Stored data

#####

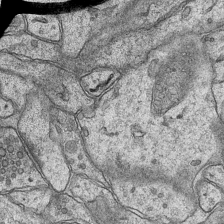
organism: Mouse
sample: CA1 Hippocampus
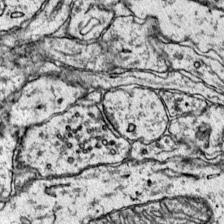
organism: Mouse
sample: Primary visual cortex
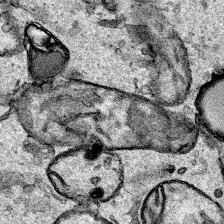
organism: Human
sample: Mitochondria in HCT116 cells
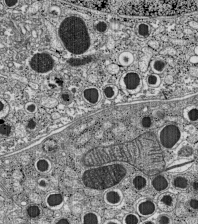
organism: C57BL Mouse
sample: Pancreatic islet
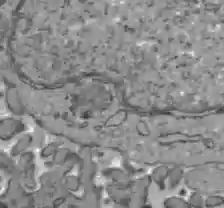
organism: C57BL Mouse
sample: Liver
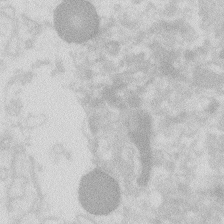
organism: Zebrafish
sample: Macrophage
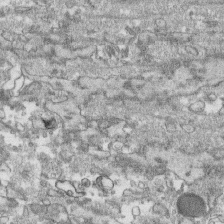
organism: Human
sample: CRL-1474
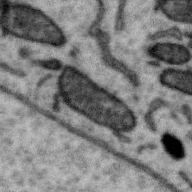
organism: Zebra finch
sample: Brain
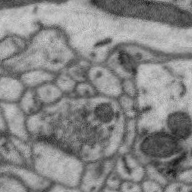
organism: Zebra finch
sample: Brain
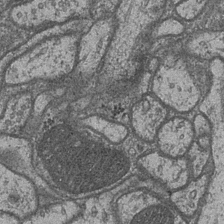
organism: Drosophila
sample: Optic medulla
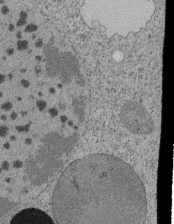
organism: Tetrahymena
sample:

#####

**Problem statement**:
Begin with the first line of the records and repeat every line up to the one with "sample: Macrophage", counting that line too. Pictures are not part of the copy.

**Solution**:
organism: Mouse
sample: CA1 Hippocampus
organism: Mouse
sample: Primary visual cortex
organism: Human
sample: Mitochondria in HCT116 cells
organism: C57BL Mouse
sample: Pancreatic islet
organism: C57BL Mouse
sample: Liver
organism: Zebrafish
sample: Macrophage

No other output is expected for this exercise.